日本政府はTPPでどこまで譲歩を重ねるのか。産経新聞の11月4日付の記事によると、政府・自民党は「聖域」であるコメの関税率について、現行水準の778%を段階的に500%代に引き下げる方針を固めたという。
これが事実であれば、日本の農業の影響は甚大であり、政府の「聖域を守る」という国民への約束は破られることになる。11月5日午前8時45分から行われた、閣議後の定例会見で甘利明TPP担当大臣は「具体的にそういった報告は受けていない」と述べた。
また読売新聞の5日付の記事では、米国が日本車にかけている輸入関税の撤廃が、協定発効から20年程度先となる公算が大きくなったという。読売新聞によれば、日本は5~10年での撤廃を求めていたが、「TPP交渉の(中の)最も長い期間で撤廃」するという日米合意を基に、米国が歩み寄りの姿勢を見せていないためだという。
米韓FTAでは、米国は韓国車の輸入関税(2.5%)を発効後5年目に撤廃で合意されており、報道が事実であれば、日本は韓国に比べ、長期的に不利な条件を強いられていることになる。
この懸念について甘利大臣は、こちらも「報告を受けていない」としながら、「米国とは日米並行協議という、日米間の取り決めがある。それを無視するわけにはいかない。関税がなくなるまでの期間を理不尽に長く取らないという作業が必要になる。日韓と比較すると、韓国の場合は、自分のもの(米国車にかける輸入関税)も手放した。しかし日本は手放すものがない。その点が韓国とは異なる」と回答した。(下に続く)
- 日時 2013年11月5日(火) 8:45~
- 場所 内閣府(東京都千代田区)
韓国よりも不利な条件を強いられる日本
確かに韓国は米韓FTAで、発行日に米国車にかける輸入関税8%を4%に引き下げ、発効後5年目に撤廃するという条件で合意している。一方日本は、米国車への輸入関税は1978年に「関税定率法」により撤廃している。日本は「手放すもの」がないと言える。

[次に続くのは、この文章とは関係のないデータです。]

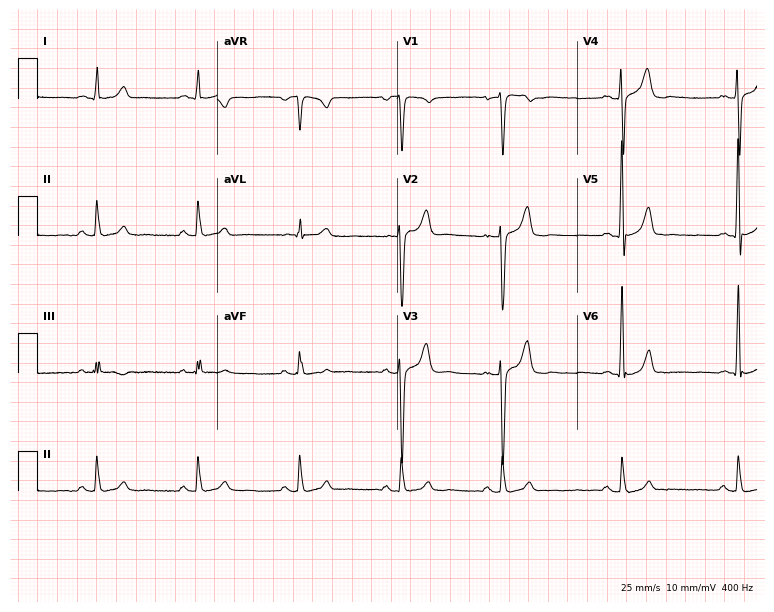
Standard 12-lead ECG recorded from a man, 51 years old. Read as a normal ECG.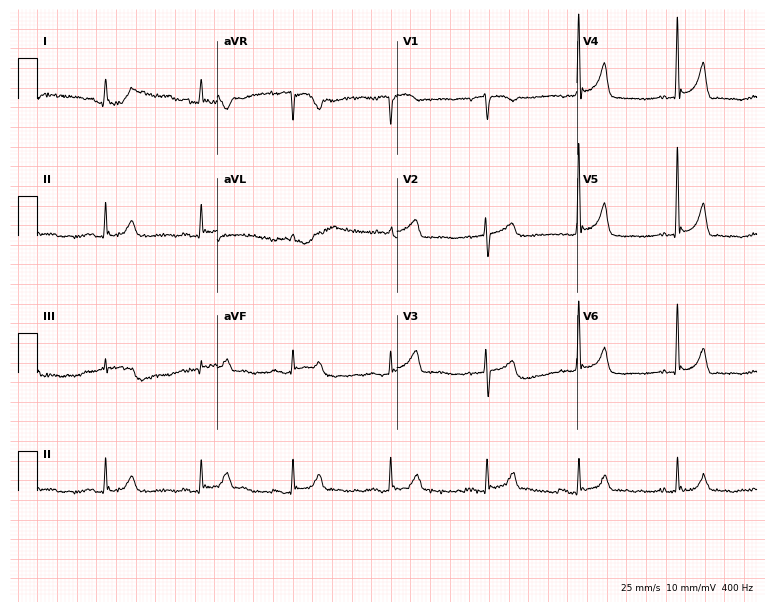
Resting 12-lead electrocardiogram. Patient: a 70-year-old female. Read as a normal ECG.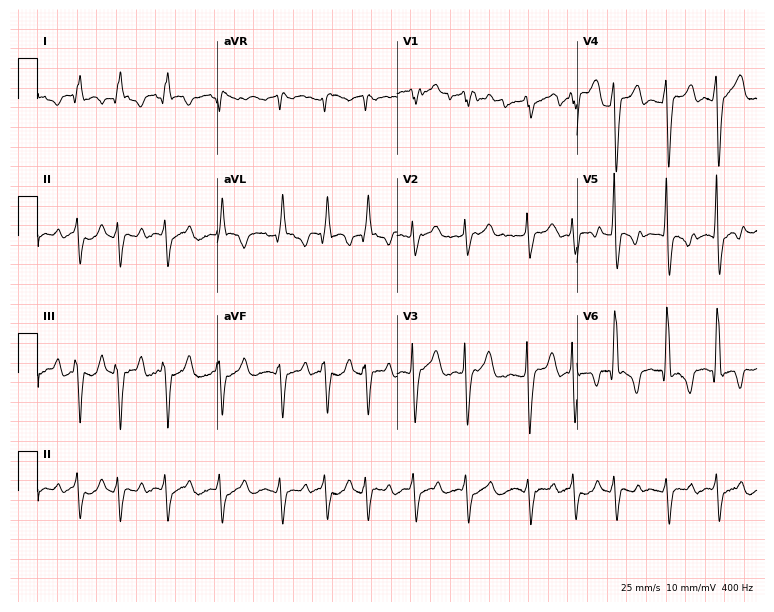
Standard 12-lead ECG recorded from a man, 38 years old (7.3-second recording at 400 Hz). None of these six findings is recorded: first-degree AV block, right bundle branch block, left bundle branch block, sinus bradycardia, atrial fibrillation, sinus tachycardia. Only these six findings were labelled.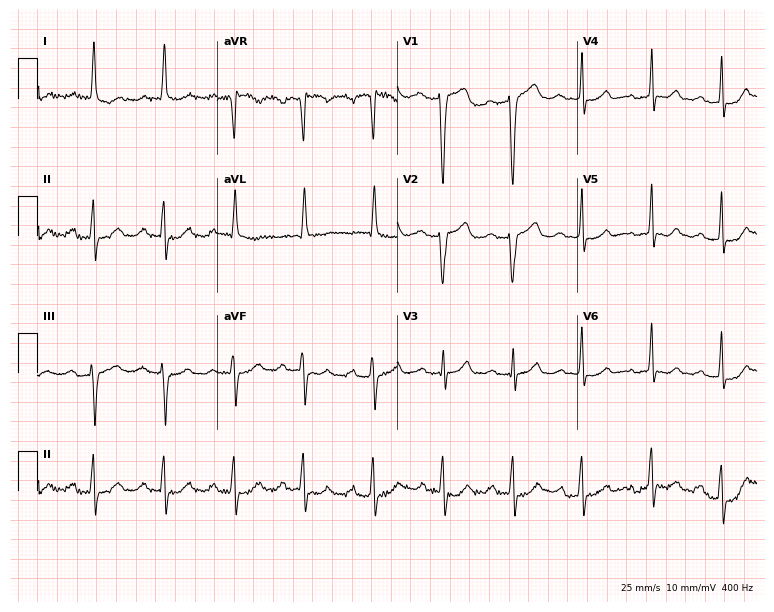
ECG — a female patient, 81 years old. Findings include first-degree AV block.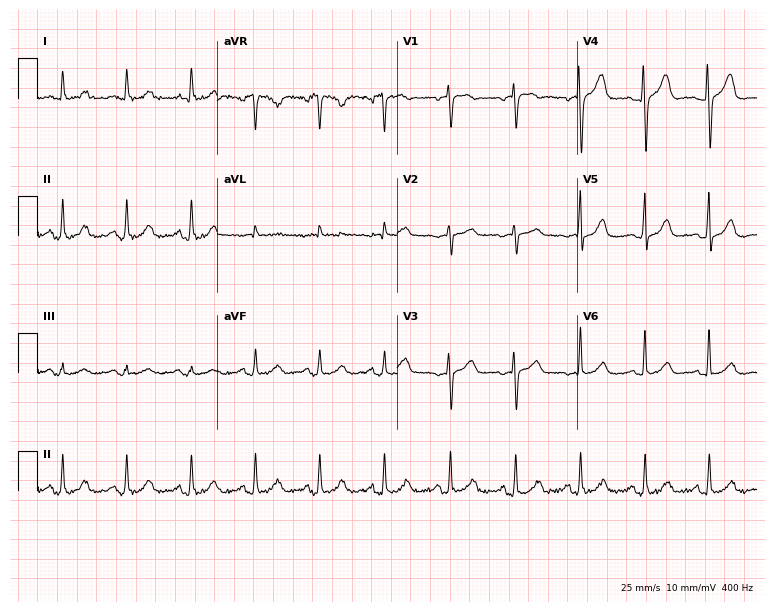
ECG (7.3-second recording at 400 Hz) — a 60-year-old female patient. Labelled as a normal ECG.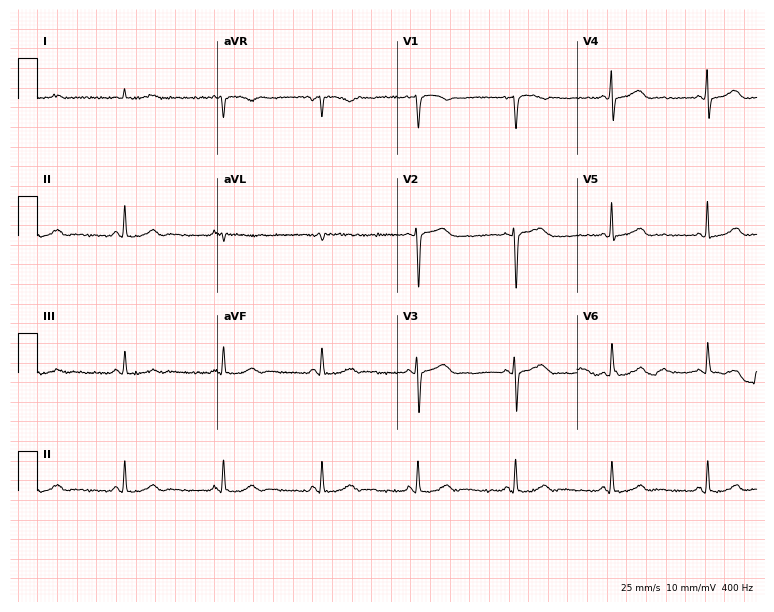
Standard 12-lead ECG recorded from a woman, 54 years old (7.3-second recording at 400 Hz). Read as a normal ECG.

しかし甘利大臣はこの日韓の差をもって「日本の方が条件は優位だ」とは述べていない。米国からの輸入車に対して、そもそも日本側は関税をかけていない。他方、米国側は日本車に対して韓国よりも長期にわたって関税をかけ続ける。不平等で、さらに韓国よりも不利な条件なのは明らかだ。
日米並行協議は政府内でも情報共有に差
会見でIWJは日米並行協議について質問した。並行協議は、米国が日本に投資をする上で弊害となる様々な規制について議論する二国間交渉であり、甘利大臣は10月24日の参院予算委員会で、並行協議の成果はTPP交渉の妥結と同時決着であり、「TPPが決着しないと、(日米)2国間の交渉もほごになる」と述べている。
それほどTPP交渉と密接に絡み合い、「知財」など、TPPと重複したテーマを扱っているにも関わらず、内閣府のTPP政府対策本部は、「並行協議は外務省主導であり、協議の内容まで連携できていない」としている。
この現状について甘利大臣は、「同時決着というのは、日米間で取り決めたルール。米国からすれば、並行協議を成功させなければ一つも(実を)取れないということになる」と前置きしたうえで、「TPP室(政府対策本部)はもともと外務省から出ているもので、鶴岡首席交渉官はまさに外務省の人間そのもの。そこはきちんと(外務省と)連携を取っていく」と語った。
しかし、「最初から全てを共有するもの、TPP室の中で承知して進めていくものなど色々ある。各項目について、全ての参加省庁が同時に同じだけの情報量を共有して進めていくやり方ではない」と語り、政府内での連携が万全ではない状況を明らかにした。
国家戦略特区が閣議決定
特区始動後も追加の規制緩和
会見では他に、この日の午前に閣議決定された「国家戦略特区」について、「スタートとしては100点満点で85点の出来だ」と評価。「残りの15点」については、特区が動き出すにつれて、新たに必要な規制緩和項目が明らかになってくることから、「追加の規制緩和を迅速に採択できるかどうか」と述べた。